* _Assignment_
All of the data is to be printed exactly, though the images must be left off.

* _Information supplied_
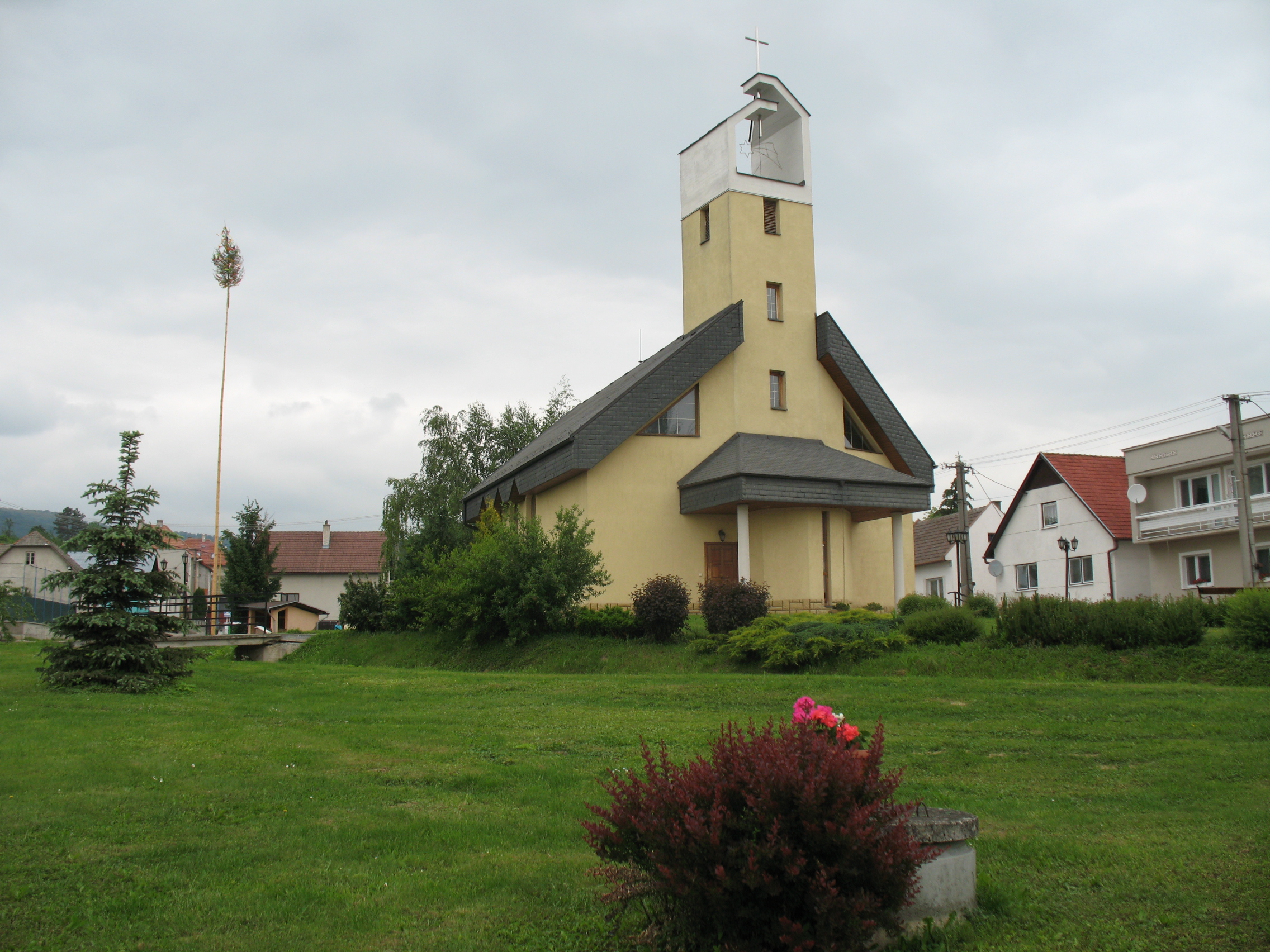 Szedmerőc
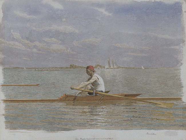 John Biglin in a Single Scull
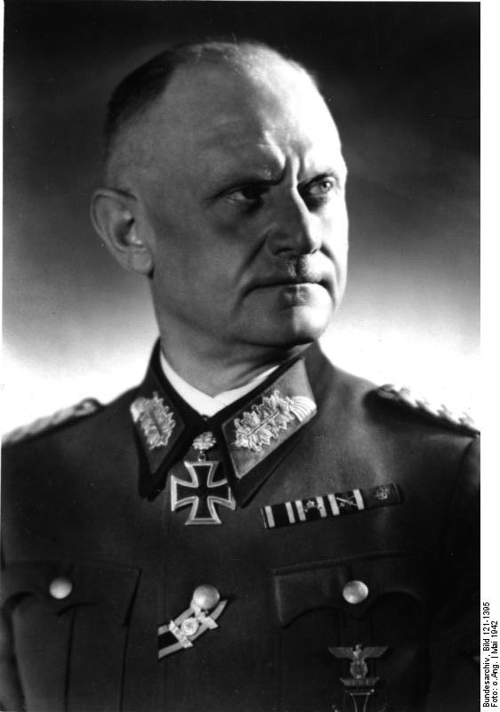 Eichenlaubträger Generalmajor Wünnenberg Berlin, 15.5.42
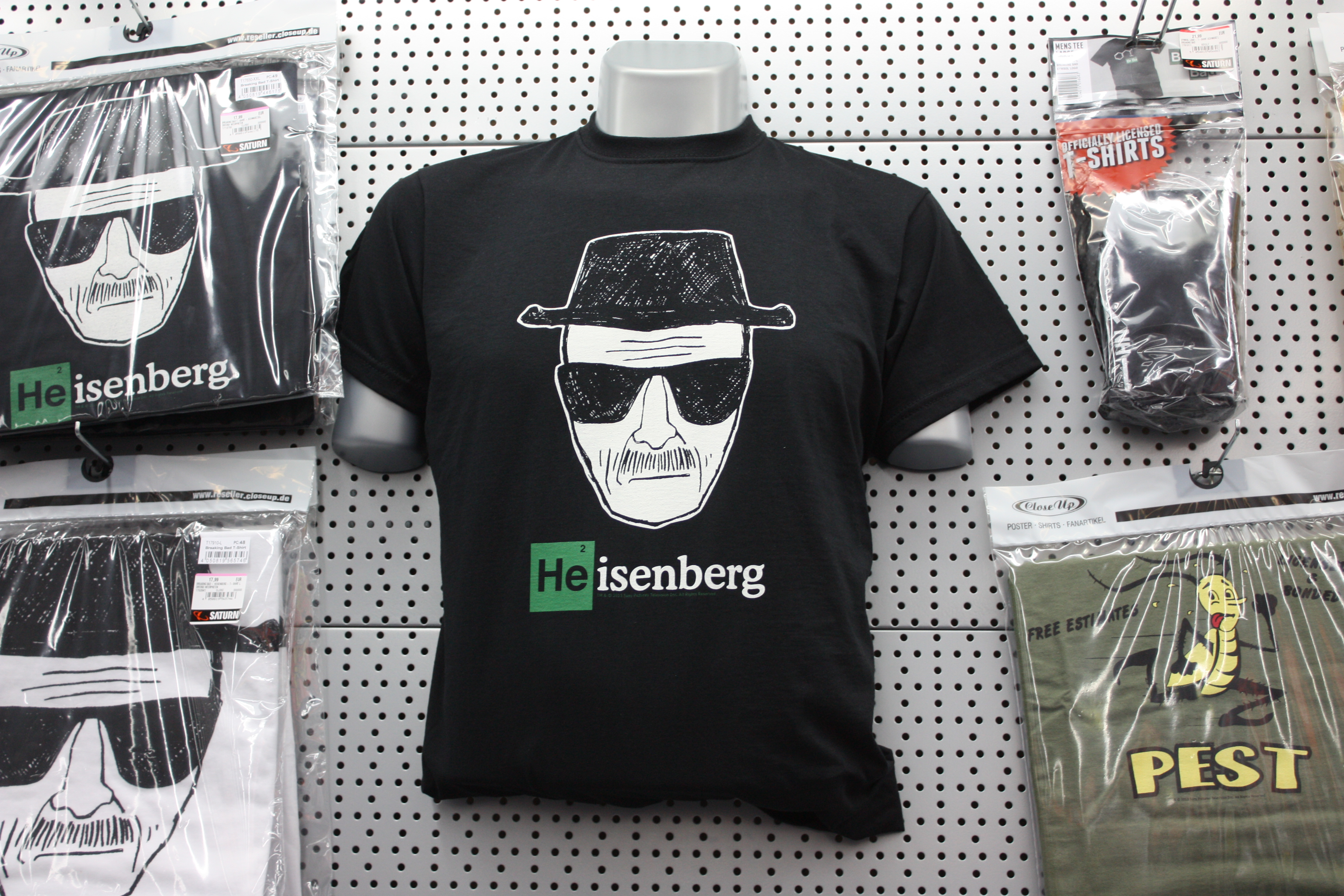 Berlin

* _Response to this exercise_
 Szedmerőc
 John Biglin in a Single Scull
 Eichenlaubträger Generalmajor Wünnenberg Berlin, 15.5.42
 Berlin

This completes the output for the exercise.